8. Business Process Flashcards
What are the legal implications of an insurer providing a quotation?
- They do not remain valid indefinitely.
- If the client tries to accept the quotation after the expiry date, the insurer can agree if it wishes, but it is not obliged to do so.
- If the insurer does not specify on the quotation the time period for which it remains open for acceptance, then the concept of ‘reasonable time’ applies.
- The insurer is not on risk if a client has received its quotation only and not yet accepted it.
- If the client accepts the quotation on the terms provided in the time period, the insurer cannot back out of the agreement.
If an insurer issues a quotation and the client agrees but wants to change some of the terms, what is the position for the insurer?
a. It must accept the client’s changes and honour the quotation.
b. The quotation must be accepted exactly as issued, so the insurer is not bound to accept the client’s changes.
c. The insurer is obliged to reissue the quotation, including the client’s changes.
d. The insurer must reissue the original quotation and the broker must persuade the client to accept it.
b. The quotation must be accepted exactly as issued, so the insurer is not bound to accept the client’s changes.
Calculation for signed line?
Written line / overall percentage written x signed line % left = Signed line
What are the reasons for natural termination?
- Cancellation by the Insured -
- Cancelled by the Insurer
- Fulfilment
- Expiry of the policy period
WHat are the reasons for unnatural termination?
- Breach of Duty of fair presentation
- Breach of warranty
- Fraud
What are the reasons existing insurers may choose not to renew?
- Contract is running at a loss
- Not covering that business anymore
Which of these is not a valid reason for an insurer to refuse to renew an insurance contract?
a. It is no longer authorised to write that class of business.
b. It does not have sufficient capacity.
c. The broker has approached other insurers looking for competing quotes which has offended the insurer.

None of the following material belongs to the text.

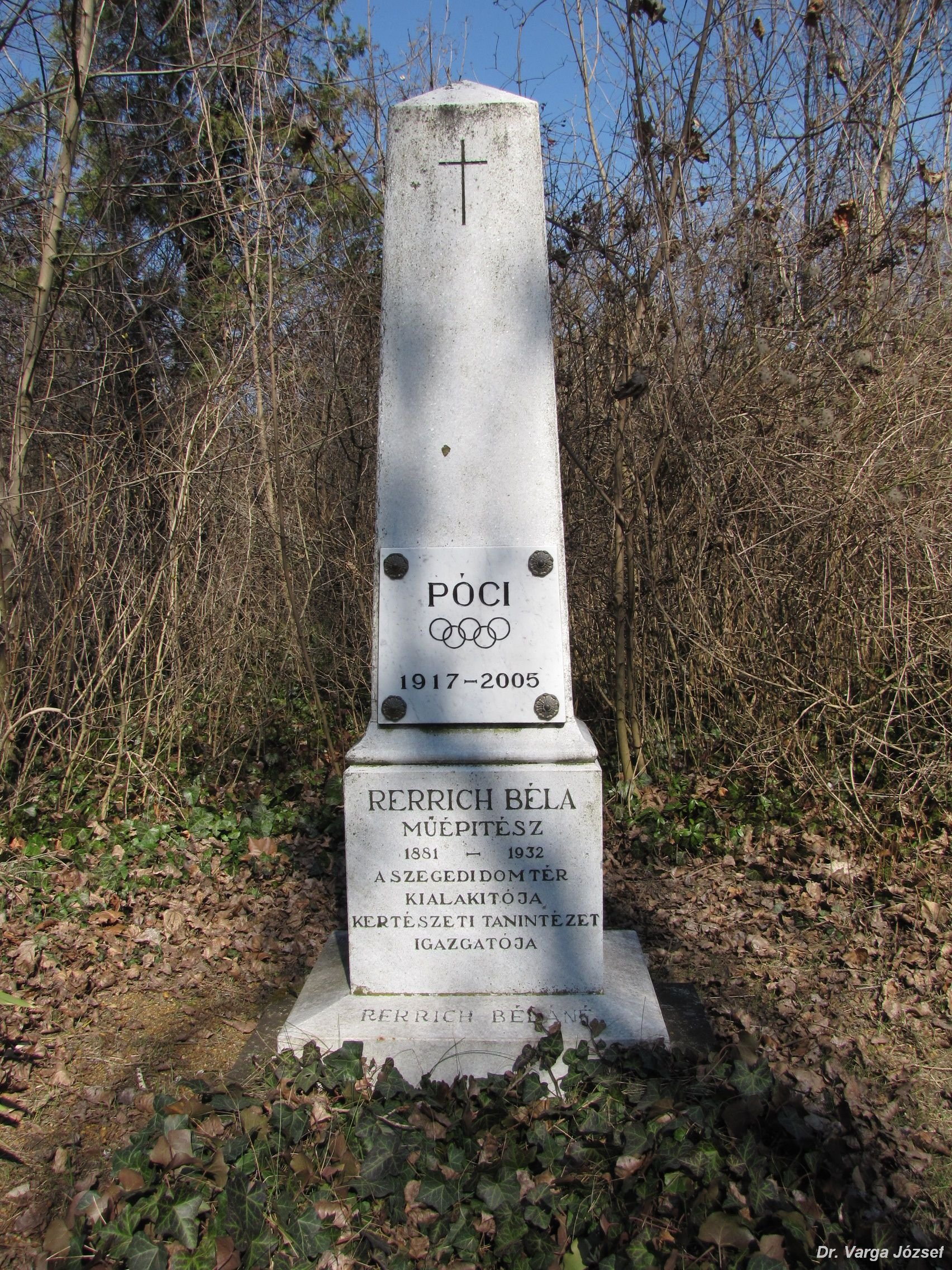 Rerrich Béla (Budapest, 1881. július 25. – Budapest, 1932. február 23.) műépítész, kertépítőművész és fia, ifjabb Rerrich Béla (Budapest, 1917. november 26. - Stockholm, 2005. június 24.) párbajtőrvívó, edző sírja Budapesten. Kerepesi temető: 46-1-97.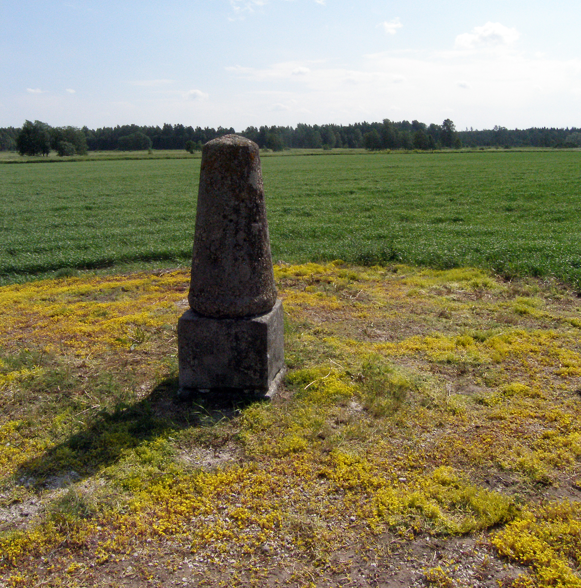 Struwe meridiaankaare mõõtmise tähis, Simuna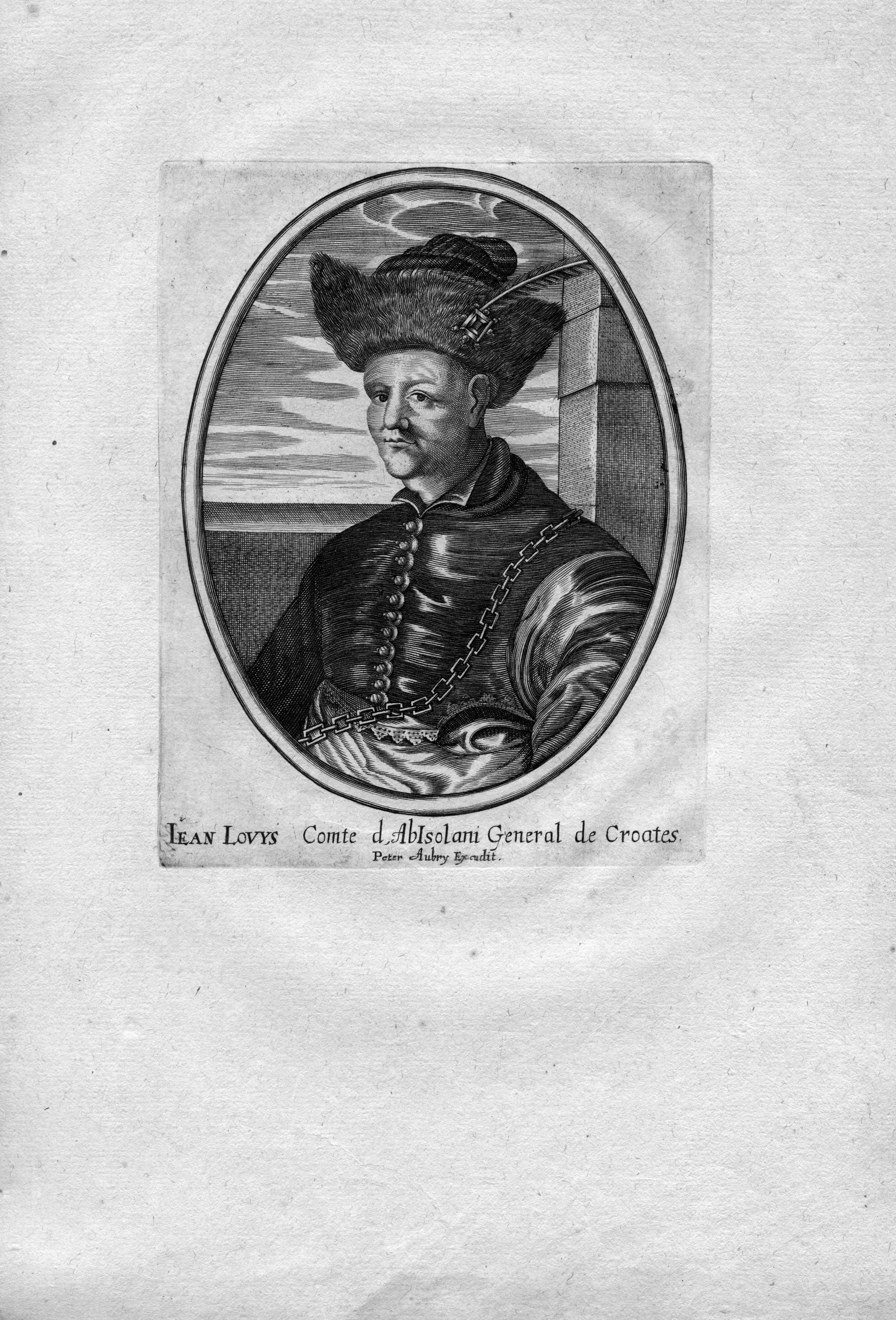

d. The risk was loss-making this year.
c. The broker has approached other insurers looking for competing quotes which has offended the insurer.
In line with new regulatory rules introduced by the FCA in 2017, what do insurers and intermediaries selling general insurance need to do?
- Disclose last years premium
- Include text to encourage clients to shop around
What do proposal forms include?
- Name, address, nature of business
- Insurance information
- Turnover
- Geographical spread of risk
- Amount of insurance required
What are the roles of the MRC?
- It is a document which the broker puts together that summarises their client’s risk into a
standardised format for presentation to the underwriters. - It is also the document on which the underwriters formally indicate their written lines.
- It can be the document which is sent to the client as their copy of the insurance contract.
What are the types of MRC?
- Open Market MRC - where the broker visits each risk individually one by one and visits each underwriter separately.
- Lineslip MRC- Preset group of underwriters, if 2 agree, the rest have to follow.
- Binder MRC - Where UW’s have been given DUA to an external 3rd party.
What are the 6 sections of the MRC?
- Risk Details
- Information
- Security Details
- Subscription information
- Fiscal and Regulatory
- Broker Remuneration
What is the purpose of the General Underwriters Agreement (GUA)?
- create an agreement between all the underwriters on a particular MRC as to who will deal
with any contract changes - clarify the extent of the authority given to the leaders and any other identified underwriters
to agree the changes - enable flexibility for each class of business to refine the rules to suit their own
requirements - ensure that all underwriters are advised of the changes even if they are not involved in
the agreement process themselves
The GUA Schedule on the MRX is split into 3 segments, what are they?
- Part 1 - Slip Leader only
- Part 2 - Slip Leader plus agreement parties
- Part 3 - All Underwriters
What are the segments of the Market Reform Contract Endorsement (MRCE)?
- Risk and endorsement identification.
- Contract changes.
- Information (if required).
- Agreement.
- Contract administration and advisory (if required).